[STORED DATA]

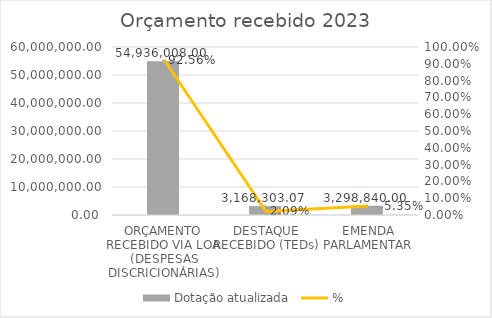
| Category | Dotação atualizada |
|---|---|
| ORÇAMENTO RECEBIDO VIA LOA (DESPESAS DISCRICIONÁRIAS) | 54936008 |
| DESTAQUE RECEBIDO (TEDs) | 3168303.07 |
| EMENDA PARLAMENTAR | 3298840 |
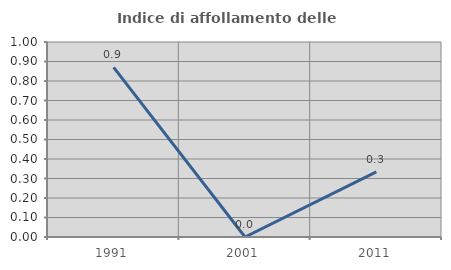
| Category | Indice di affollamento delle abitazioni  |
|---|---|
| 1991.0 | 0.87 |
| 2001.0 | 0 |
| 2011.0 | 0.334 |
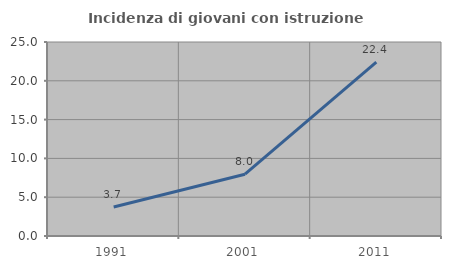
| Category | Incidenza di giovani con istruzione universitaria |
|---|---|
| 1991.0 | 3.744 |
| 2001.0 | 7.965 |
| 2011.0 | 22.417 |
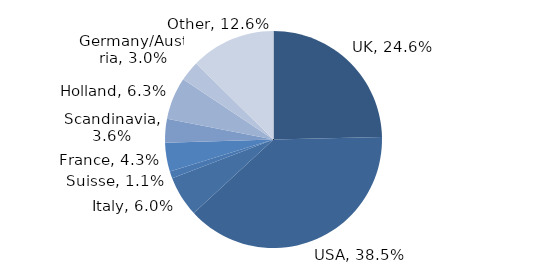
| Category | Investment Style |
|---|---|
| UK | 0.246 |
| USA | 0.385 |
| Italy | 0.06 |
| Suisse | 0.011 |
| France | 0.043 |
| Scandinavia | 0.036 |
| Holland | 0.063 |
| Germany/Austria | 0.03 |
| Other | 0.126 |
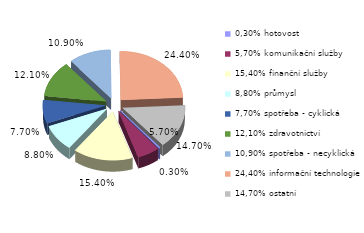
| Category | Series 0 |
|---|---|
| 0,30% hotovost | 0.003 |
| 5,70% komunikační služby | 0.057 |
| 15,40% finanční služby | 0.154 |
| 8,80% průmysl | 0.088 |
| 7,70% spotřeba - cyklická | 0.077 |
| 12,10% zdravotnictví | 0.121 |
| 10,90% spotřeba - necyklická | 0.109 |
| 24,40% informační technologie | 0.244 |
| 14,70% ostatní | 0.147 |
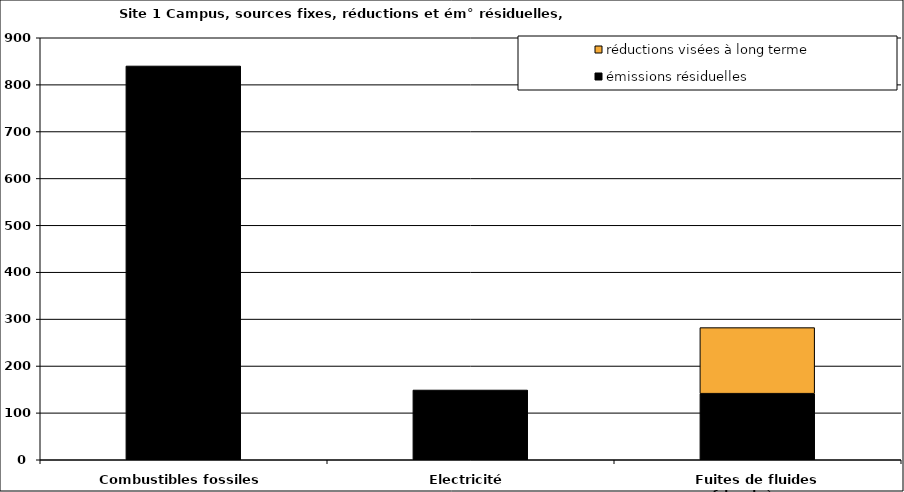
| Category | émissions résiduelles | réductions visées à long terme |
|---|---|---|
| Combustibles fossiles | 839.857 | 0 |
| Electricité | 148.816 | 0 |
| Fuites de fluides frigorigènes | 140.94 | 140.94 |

[/STORED DATA]

● PROBLEM TO WORK ON: What you return must match the lines above from the one with "2001.0 | 7.965 |" through the one with "hotovost | 0.003 |" exactly, with both ends included and the pictures excluded.

● SOLUTION:
| 2001.0 | 7.965 |
| 2011.0 | 22.417 |
| Category | Investment Style |
|---|---|
| UK | 0.246 |
| USA | 0.385 |
| Italy | 0.06 |
| Suisse | 0.011 |
| France | 0.043 |
| Scandinavia | 0.036 |
| Holland | 0.063 |
| Germany/Austria | 0.03 |
| Other | 0.126 |
| Category | Series 0 |
|---|---|
| 0,30% hotovost | 0.003 |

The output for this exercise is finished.